2.3. Generation of Plasmids

The pMElpxO1 and pMElpxO2 constructs were generated by PCR amplification and directional cloning of the DNA fragment encompassing the coding sequence of each gene into the isopropyl-1-thio-ß-D-galactopyranoside (IPTG) inducible shuttle vector pME6032 [20], using the primers and restriction enzymes reported in Table S2. The constructs were verified by DNA sequencing and introduced in P. aeruginosa strains by transformation using chemically competent cells.

2.4. Lipid A Analysis

Lipid A was extracted from bacterial cell pellets using the ammonium hydroxide-isobutyric acid-based procedure as previously described [10,21]. Briefly, cells from 2 mL of early stationary phase cultures in MH were collected by centrifugation and resuspended in 400 μL of 70% (v/v) isobutyric acid and 1 M ammonium hydroxide (5:3). After 1-h incubation at 100 °C and centrifugation at 2000× g for 15 min, supernatants were added to 400 μL of endotoxin-free water, frozen at −80 °C, and lyophilized in a centrifugal vacuum concentrator. The resultant pellets were washed with 1 mL methanol, and lipid A was extracted using 100 μL of chloroform, methanol, and water (3:1:0.25). After centrifugation at 2000× g for 15 min, 2 μL of the supernatants were mixed with 2 μL of 10 mg/mL norharmane matrix in chloroform:methanol (2:1), and 0.5 μL of the mixtures were spotted on a matrix-assisted laser desorption-time of flight (MALDI-TOF) plate (5800 MALDI TOF/TOF Analyzer, Sciex, Ontario, Canada). Samples were analyzed in the negative-ion mode with reflectron mode. Calibration was performed using default calibration originated by five standard spots. Spectral data were analyzed with the 4000 Series Explorer software Version 4.1.0 (Sciex, Ontario, Canada), and used to estimate lipid A forms based on their predicted structures and molecular weights [10].

2.5. Detergent Sensitivity Assay

Sensitivity to the lytic effect of sodium dodecyl sulphate (SDS) was assessed by determining the turbidity (OD600) of bacterial cells from late-exponential cultures resuspended in saline after incubation at room temperature for 5 minutes in the presence of increasing concentrations of SDS (0–5%, w/v) [22].

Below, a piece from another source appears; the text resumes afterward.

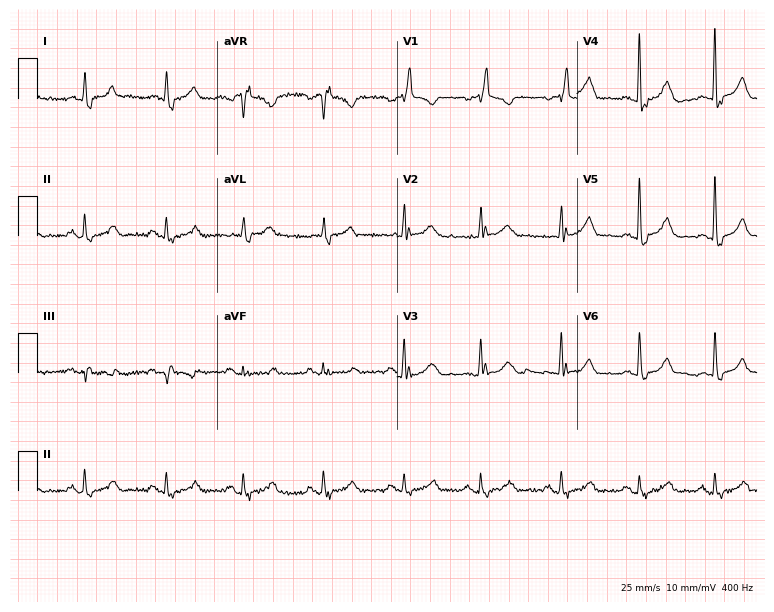
ECG (7.3-second recording at 400 Hz) — a woman, 77 years old. Screened for six findings — first-degree AV block, right bundle branch block, left bundle branch block, sinus bradycardia, atrial fibrillation, sinus tachycardia — none is recorded.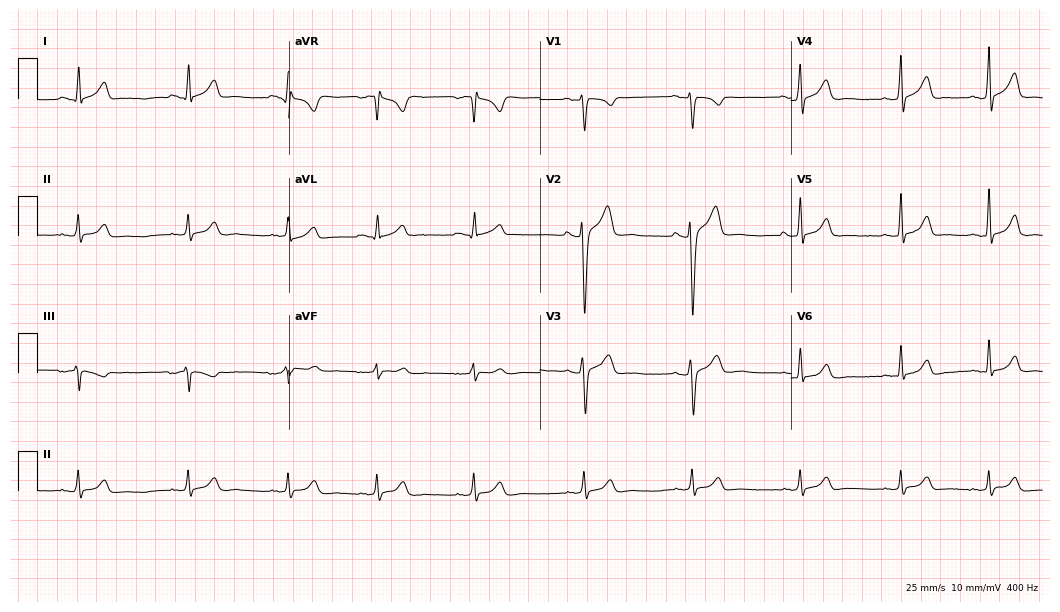
12-lead ECG from a male patient, 24 years old. Recorded interpretation: within normal limits.

2.6. Antibiotics Sensitivity Assays

Sensitivity to many different antibiotics was assessed by the KirbyBauer disc diffusion test. Bacterial cell suspensions in saline were normalized at 0.5 McFarland Standard and swabbed onto MH agar plates, using disks containing ciprofloxacin (5 µg), novobiocin (30 µg), rifampicin (5 µg), erythromycin (15 µg), streptomycin (10 µg), tobramycin (10 µg), imipenem (10 µg), and colistin (10 µg) (Becton Dickinson). Growth inhibition halos were measured after 24 h of growth at 22, 30, or 37 °C.
Colistin sensitivity was also assessed with minimum inhibitory concentration (MIC) assay using the broth microdilution method. Briefly, strains were cultured in MH at 37 °C for 8 h, and then refreshed at 5 × 105 cells/ml in the same medium in the presence of increasing concentrations of colistin (up to 16 μg/mL). MIC was defined as the lowest concentration of antibiotics for which no visible growth was observed after 24 h at 37 °C. Each strain was tested in at least three independent experiments.

2.7. Biofilm Assay

Bacterial attachment and biofilm formation were evaluated through the microtiter plate biofilm assay. Bacteria were refreshed in MH from mid-exponential cultures at an OD600 = 0.01 and aliquoted in 96-well polystyrene plates (180 µL per well). Plates were incubated for 24 h at 22, 30, or 37 °C under static conditions. The wells were washed several times with distilled water, the attached cells were stained with 220 µL of 0.1% crystal violet at room temperature for 15 min, and the wells were washed again several times with distilled water to remove unbound dye. Biofilm-bound crystal violet was eluted with 200 µL of 30% acetic acid at room temperature for 15 min and, for each well, 100 μL of the resulting solution were aliquoted in a new microtiter plate. The released crystal violet was measured as OD595 in a Tecan Spark 10M microtiter reader. Four biological replicates with four wells each were performed for each strain.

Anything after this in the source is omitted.